A particle is making simple harmonic motion along the X-axis. If at a distances x₁ and x₂ from the mean position, the velocities of the particle are v₁ and v₂ respectively, then the time period of its oscillation is given as

Velocity of particle performing simple harmonic motion,

$\mathrm{v}=\pm \mathrm{\omega }\sqrt{\left({\mathrm{A}}^2-{\mathrm{x}}^2\right)}$           ...(i)

where, A = amplitude,

$\omega$ = angular frequency,

and x = displacement covered by the particle from its mean position.

According to given situation,

${\mathrm{v}}_1=\mathrm{\omega }\sqrt{{\mathrm{A}}^2-{\mathrm{x}}_1^2}$               ...(ii)

and ${\mathrm{v}}_2=\mathrm{\omega }\sqrt{{\mathrm{A}}^2-{\mathrm{x}}_2^2}$     ...(iii)

On squaring Eq. (ii), we get

${\mathrm{v}}_1^2={\mathrm{\omega }}^2\left({\mathrm{A}}^2-{\mathrm{x}}_1^2\right)$           ...(iv)

On squaring Eq. (iii), we get

${\mathrm{v}}_2^2={\mathrm{\omega }}^2\left({\mathrm{A}}^2-{\mathrm{x}}_2^2\right)$           ...(v)

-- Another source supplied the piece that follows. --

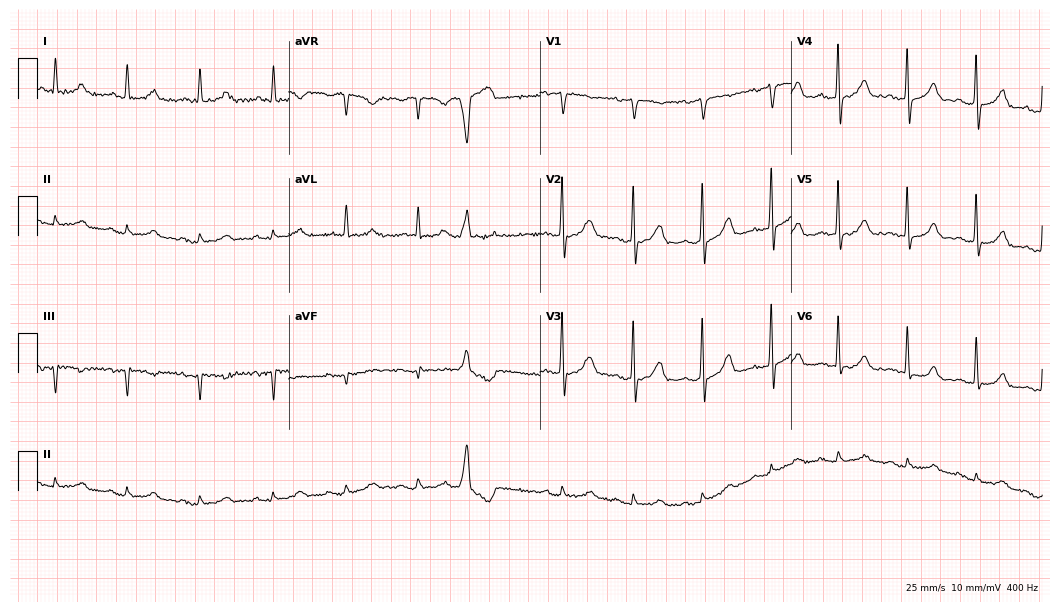
12-lead ECG from an 80-year-old male patient. Screened for six findings — first-degree AV block, right bundle branch block, left bundle branch block, sinus bradycardia, atrial fibrillation, sinus tachycardia — none is recorded. Other findings, if any, are not listed.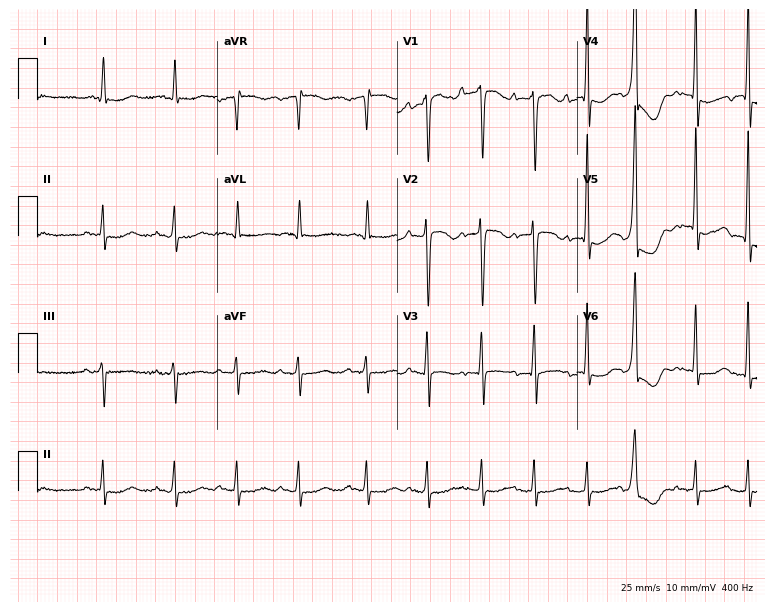
12-lead ECG from a 78-year-old woman. Shows sinus tachycardia (a sinus rate of 100 beats per minute or more).

Subtracting Eq. (iv) from Eq. (v), we get

$\begin{array}{l}{\mathrm{v}}_1^2-{\mathrm{v}}_2^2={\mathrm{\omega }}^2\left({\mathrm{x}}_2^2-{\mathrm{x}}_1^2\right)\\ \Rightarrow {\mathrm{v}}_1^2-{\mathrm{v}}_2^2={\left(\frac{2\mathrm{\pi }}{\mathrm{T}}\right)}^2\left({\mathrm{x}}_2^2-{\mathrm{x}}_1^2\right)\\ \Rightarrow \mathrm{T}=2\mathrm{\pi }\sqrt{\frac{\left({\mathrm{x}}_2^2-{\mathrm{x}}_1^2\right)}{\left({\mathrm{v}}_1^2-{\mathrm{v}}_2^2\right)}}\end{array}$